Im konkreten Fall hatten institutionelle Anleger aus dem Bereich der öffentlichen Altersvorsorge als Minderheitsaktionäre eines internationalen Automobilkonzerns aus Niedersachsen einen Ergänzungsantrag zur Tagesordnung der Hauptversammlung der Gesellschaft gestellt. Der Ergänzungsantrag war darauf gerichtet, die Hauptversammlung über eine Änderung der Satzung der Gesellschaft abstimmen zu lassen. Die Satzung sollte dahingehend geändert werden, dass die Nachhaltigkeitsberichtserstattung gemäß §§ 289b, 315 Handelsgesetzbuch auch sämtliche direkten und indirekten Lobbyaktivitäten des Konzerns im Themenkomplex des Klimawandels offenzulegen hat.

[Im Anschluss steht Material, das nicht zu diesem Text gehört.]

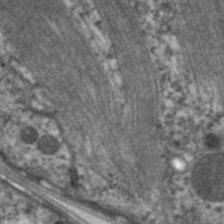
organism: C. elegans
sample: Pharynx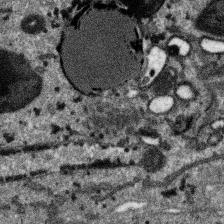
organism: Human
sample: Lung epithelial cells infected with SARS-CoV-2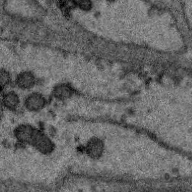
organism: Zebra finch
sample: Brain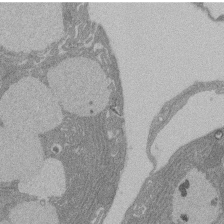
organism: Rat
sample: Salivary granule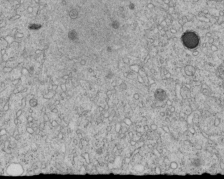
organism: C. elegans
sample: C. elegans embryo early stage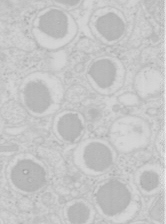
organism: Mouse
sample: Pancreas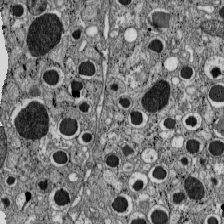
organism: C57BL Mouse
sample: Pancreatic islet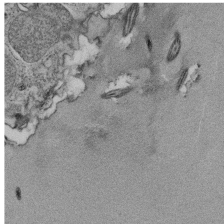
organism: Tetrahymena
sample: Cilia in tetrahymena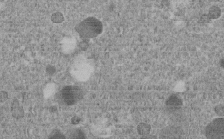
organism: C. elegans
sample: C. elegans embryo early stage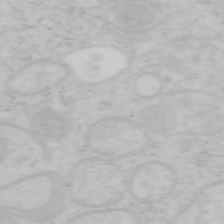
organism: Mouse
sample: OT-I killer T cells with ID8 ovarian cancer cells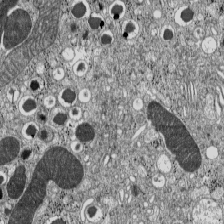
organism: C57BL Mouse
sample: Pancreatic islet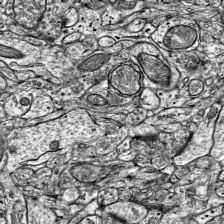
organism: Mouse
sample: Visual Cortex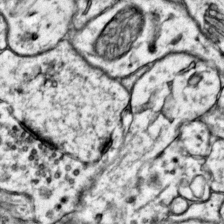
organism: Mouse
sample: Primary visual cortex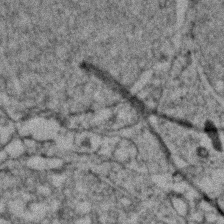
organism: Zebrafish
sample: Zebrafish embryo

Die Verwaltung der Gesellschaft wies diesen Ergänzungsantrag als unzulässig zurück. Sie argumentierte, dass eine derartige Satzungsänderung gegen die Satzungsstrenge des Aktiengesetz (§ 23 Absatz 5 Aktiengesetz) verstoßen würde. Im Aktienrecht darf von den Regelungen des Aktiengesetzes nämlich nur dann durch die Satzung der Gesellschaft abgewichen werden, wenn das Aktiengesetz dies vorsieht. Im hier vorliegenden Fall würde diese weitreichende Offenlegungspflicht in die Geschäftsführungsautonomie des Vorstands, die insbesondere in § 76 Absatz 1 AktG geregelt ist, eingreifen. Diese Geschäftsführungsautonomie sehe jedoch keinen entsprechenden Raum für eine konkretisierende Satzungsregelung vor. 

Daraufhin griffen die institutionellen Anleger die Entscheidung der Verwaltung der Gesellschaft gerichtlich an, unterlagen jedoch sowohl erstinstanzlich vor dem Amtsgericht Braunschweig als auch in der zweiten Instanz vor dem Oberlandesgericht Braunschweig. 

Die Entscheidungsgründe:


Das Oberlandesgericht hat den Antrag der institutionellen Inverstoren als unzulässig abgewiesen. Es hat sich hierbei der Argumentation der Gesellschaft angeschlossen, wonach diese Satzungsänderung gegen die gesetzliche Kompetenzordnung des Aktienrechts verstoßen würde. 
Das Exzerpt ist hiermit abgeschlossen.